Optimizing BERT Online Service Deployment at 360 Search

Deploying a deep, parameter‑heavy BERT model as an online service for 360 Search faces severe latency and throughput challenges.

Background

In the 360 Search scenario, online BERT services must meet extremely low latency and high throughput requirements.
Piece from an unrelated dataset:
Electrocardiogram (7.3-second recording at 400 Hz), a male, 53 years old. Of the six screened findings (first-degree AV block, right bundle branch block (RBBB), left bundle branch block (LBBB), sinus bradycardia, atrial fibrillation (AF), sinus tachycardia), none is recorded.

Three main difficulties are identified: massive model parameters (over 100 M for a 12‑layer BERT), long inference time (≈200 ms on CPU, ≈80 ms on unoptimized GPU), and high computational resource demand (hundreds of GPUs needed for full traffic).

After evaluating several inference frameworks (TF‑Serving, ONNX Runtime, TorchJIT, TensorRT) on criteria such as quantization support, preprocessing needs, variable‑length handling, stability, performance, and community activity, Nvidia’s open‑source TensorRT was chosen for further optimization.
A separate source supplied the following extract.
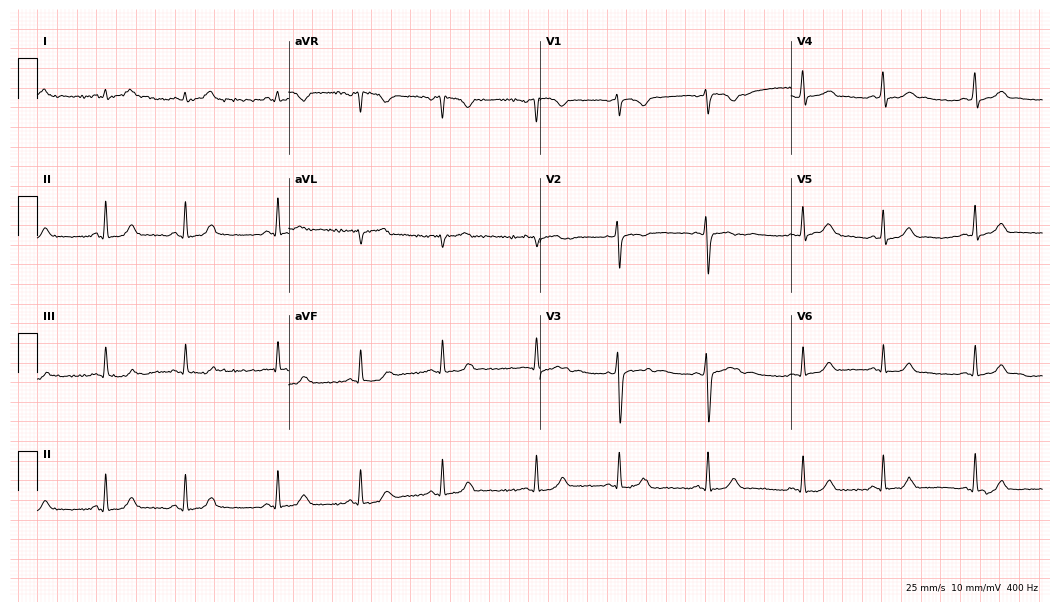
12-lead ECG from a 23-year-old female (10.2-second recording at 400 Hz). Recorded interpretation: within normal limits.

Framework‑Level Optimizations

Layer and tensor fusion to reduce kernel calls and improve GPU utilization.

Automatic kernel tuning that selects optimal layers and parallel algorithms for the target GPU.
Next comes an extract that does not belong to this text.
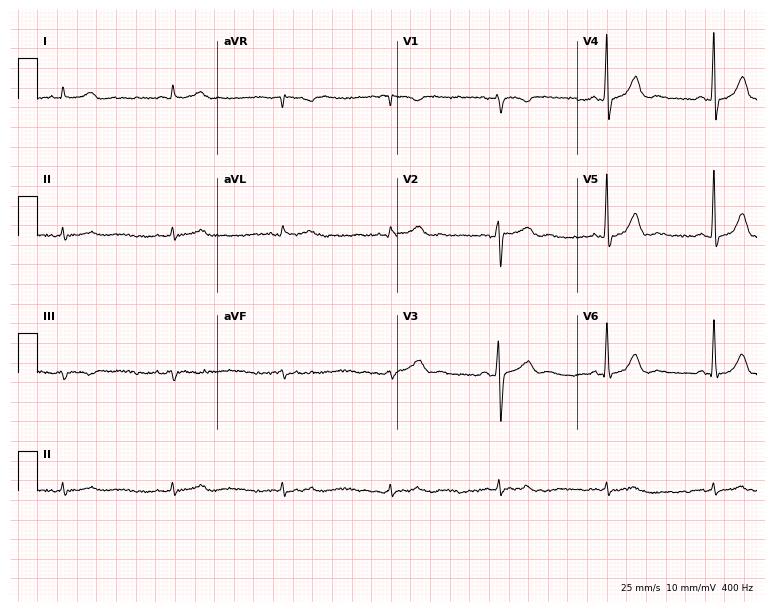
Electrocardiogram (7.3-second recording at 400 Hz), a 49-year-old man. Overall reading on record: normal ECG.

Multi‑stream execution that shares weights across streams to increase concurrency and memory efficiency.

Dynamic tensor memory allocation, allocating GPU memory only when tensors are needed.

Model quantization, which boosts throughput and reduces latency while preserving accuracy.

Knowledge Distillation

The 12‑layer BERT model was distilled into a lightweight 6‑layer version, achieving 99 % of the original accuracy while halving computational cost; the 6‑layer model’s TP99 latency is roughly half that of the 12‑layer model.

FP16 Quantization

By converting most tensors from FP32 to FP16 during inference (no back‑propagation needed), latency dropped to one‑third and throughput tripled, with memory usage halved; the minor precision loss at the ten‑thousandth level had negligible impact on search quality.

Stream Optimization

Profiling revealed that GPU utilization plateaued at ~80 % because data transfer (H2D/D2H) left the GPU idle. Adding an extra stream allowed overlapping kernel execution between streams, raising utilization above 98 %.

The diagram explains that H2D copies data to GPU memory, the kernel performs inference, and D2H copies results back; only the kernel phase utilizes the GPU.

Runtime Architecture

The architecture shows a single BERT service process using two GPUs, each loading a model engine compiled by TensorRT. Requests are queued, worker threads fetch tasks, copy inputs via streams, invoke kernels, and return results, sharing model weights across streams.

Cache Optimization

Introducing request‑level caching for hot search terms achieved a 35 % cache‑hit rate, significantly reducing the load on the online BERT service.

Dynamic Sequence Length

Instead of a fixed maximum sequence length, the service now pads inputs to the longest sequence in each batch, improving performance by about 7 %.

BERT Online Service Exploration

Dynamic Model Loading Increases Latency

When hot‑loading new model versions, weight transfer over the PCI bus temporarily blocks input data transfers, causing a brief TP99 latency spike (a few seconds), though most requests remain unaffected.

Precision Oscillation

Inference results varied slightly (0.93–0.95) across different batch sizes due to a TensorRT 7.1.3.4 bug; the issue was resolved in TensorRT 7.2.2.3.

GPU Memory Consumption

Each model occupies a few hundred MB of GPU memory; loading 5–8 versions can risk OOM. Memory usage stems from model weights, runtime context (inputs/outputs and intermediate tensors), and fixed CUDA runtime overhead.

Summary and Outlook

After extensive framework evaluation, model and engineering optimizations, and deployment experiments, the optimized 6‑layer BERT model runs at 1500 queries per second on a single T4 GPU, with a peak‑time TP99 latency of 13 ms. Stability and performance are now solid, delivering noticeable business gains.

Future work includes containerizing the service on Kubernetes for easier scaling and resilience, and integrating training, distillation, data, model management, and deployment into an internal ML platform to streamline the end‑to‑end workflow.